Government services contractors have historically been integral in assisting US Government agencies achieve missions critical to the security of the United States.  PAE was founded in the 1950s to support the U.S. government’s efforts to rebuild Japan following World War II (1).  Since then PAE has expanded its services to provide Life Support Services at the US embassy in Iraq, to bolster the operations of the Navy’s submarine testing facility, and to refurbish helicopters for the US border patrol.  In doing so, PAE became a trusted partner with the US Department of Defense (“DoD”), Department of State, and Intelligence Agencies (2,3,4).

In recent years, these same government departments asked services contractors to bring a new kind of capability to crucial missions: high-tech services.  While the DoD commonly used large manufacturing contractors to produce high-tech vehicles and weapons throughout history, the DoD has increasingly demanded technology to be delivered as a service, in functions such as cybersecurity and systems integration.  The missions have remained as serious as before, however.

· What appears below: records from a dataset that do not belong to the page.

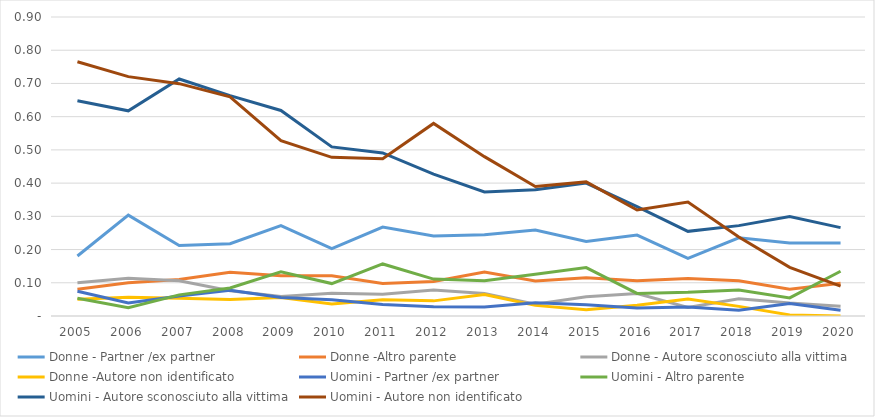
| Category | Donne - Partner /ex partner | Donne -Altro parente | Donne - Autore sconosciuto alla vittima | Donne -Autore non identificato | Uomini - Partner /ex partner | Uomini - Altro parente | Uomini - Autore sconosciuto alla vittima | Uomini - Autore non identificato |
|---|---|---|---|---|---|---|---|---|
| 2005.0 | 0.181 | 0.08 | 0.1 | 0.05 | 0.075 | 0.053 | 0.648 | 0.765 |
| 2006.0 | 0.304 | 0.1 | 0.113 | 0.057 | 0.039 | 0.025 | 0.618 | 0.72 |
| 2007.0 | 0.212 | 0.11 | 0.106 | 0.053 | 0.06 | 0.064 | 0.713 | 0.699 |
| 2008.0 | 0.218 | 0.132 | 0.076 | 0.049 | 0.077 | 0.084 | 0.663 | 0.66 |
| 2009.0 | 0.272 | 0.121 | 0.059 | 0.056 | 0.056 | 0.133 | 0.619 | 0.528 |
| 2010.0 | 0.203 | 0.121 | 0.069 | 0.036 | 0.049 | 0.098 | 0.509 | 0.478 |
| 2011.0 | 0.267 | 0.098 | 0.065 | 0.049 | 0.035 | 0.157 | 0.491 | 0.474 |
| 2012.0 | 0.241 | 0.104 | 0.078 | 0.046 | 0.028 | 0.111 | 0.427 | 0.58 |
| 2013.0 | 0.245 | 0.132 | 0.068 | 0.064 | 0.027 | 0.106 | 0.373 | 0.48 |
| 2014.0 | 0.259 | 0.105 | 0.035 | 0.032 | 0.04 | 0.125 | 0.38 | 0.39 |
| 2015.0 | 0.224 | 0.115 | 0.058 | 0.019 | 0.034 | 0.146 | 0.4 | 0.404 |
| 2016.0 | 0.244 | 0.106 | 0.067 | 0.032 | 0.024 | 0.068 | 0.329 | 0.319 |
| 2017.0 | 0.174 | 0.113 | 0.026 | 0.051 | 0.027 | 0.071 | 0.255 | 0.343 |
| 2018.0 | 0.235 | 0.106 | 0.052 | 0.029 | 0.017 | 0.078 | 0.272 | 0.238 |
| 2019.0 | 0.22 | 0.081 | 0.039 | 0.003 | 0.037 | 0.054 | 0.3 | 0.146 |
| 2020.0 | 0.22 | 0.098 | 0.03 | 0 | 0.017 | 0.135 | 0.266 | 0.09 |

Supporting serious US Government missions like these new high-tech services contracts fit well with PAE’s business model and mission statement: “providing enduring support for the essential missions of the U.S. government, its allied partners and international organizations.”  PAE has delivered on its mission though a customer-centric operating model.  It has worked to understand a customer’s needs, and then executed reliably and at an excellent level.  PAE then used this performance to cultivate long-term relationships with its government customers.  At the same time, PAE expanded its capabilities, so that when customers had additional needs, they turned to PAE (5).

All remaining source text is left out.